*** Supplied data Section Begins ***

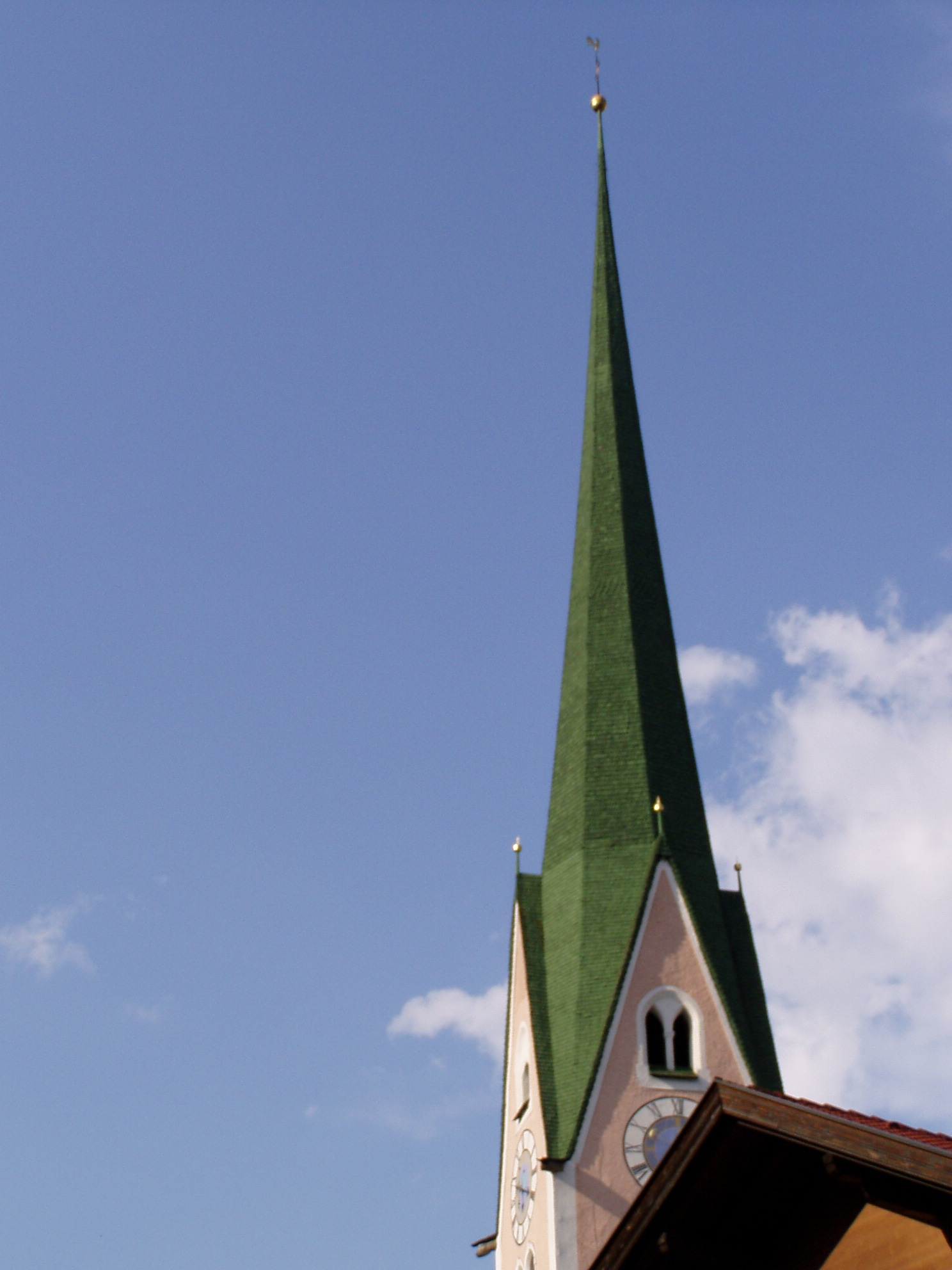 Photographie personnelle du clocher tors (très peu tordu) de l'église paroissiale de Zell-am-Ziller prise par Accrochoc le 06 juillet 2006 lors d'un voyage en Autriche.
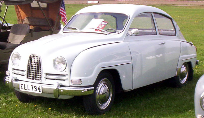 SAAB 96 De Luxe 2-Door Sedan 1964
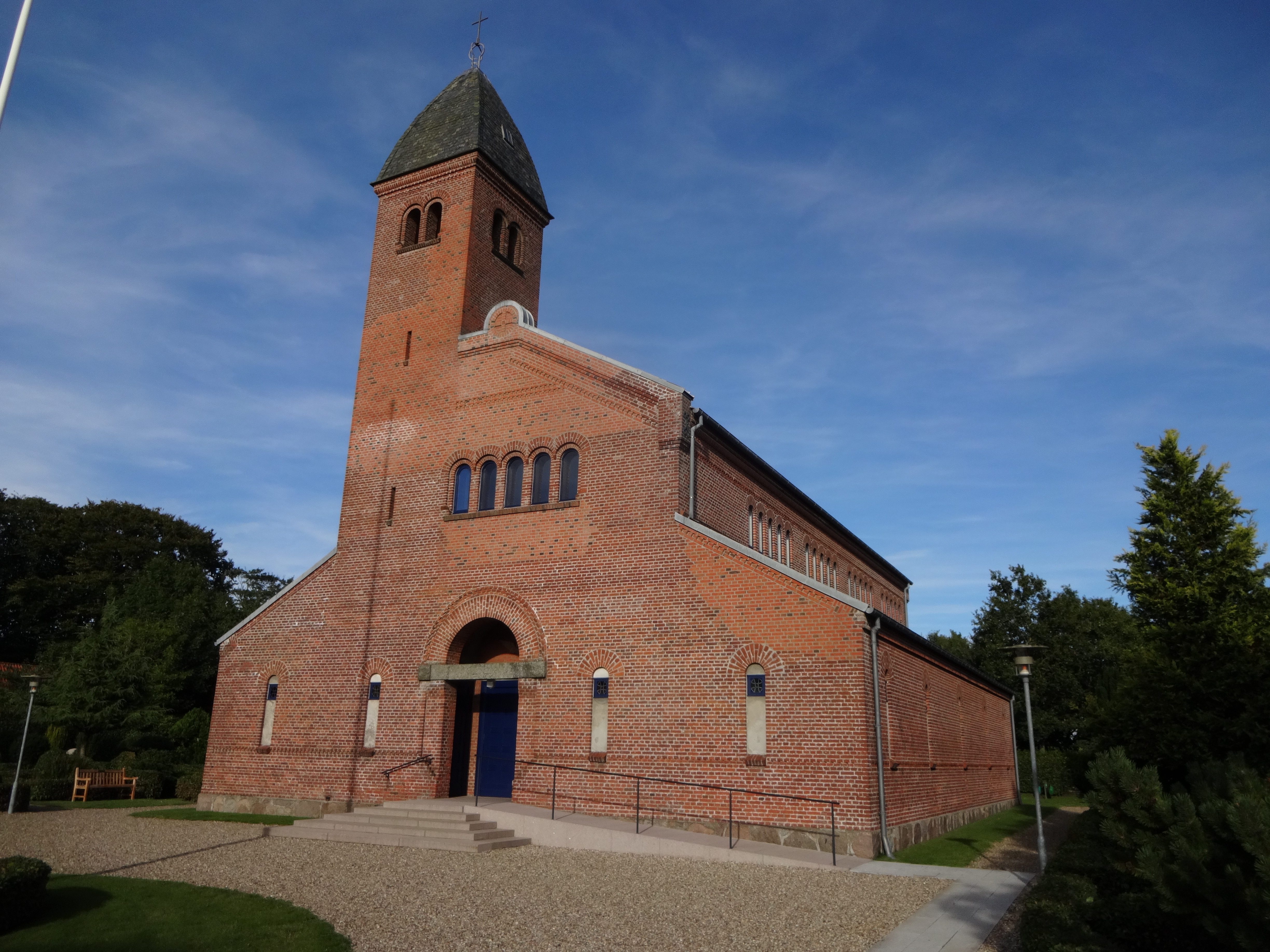 Askov Kirke
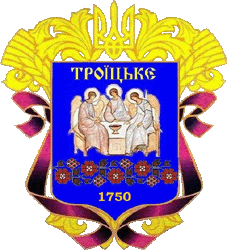 герб смт Троїцьке Луганської області

*** Supplied data Section Ends ***

Please output the lines from the line that holds "SAAB 96 De Luxe 2-Door Sedan 1964" through the final line of the material above, both included. Each line must match exactly, and pictures must be excluded.

(Response to the task):
 SAAB 96 De Luxe 2-Door Sedan 1964
 Askov Kirke
 герб смт Троїцьке Луганської області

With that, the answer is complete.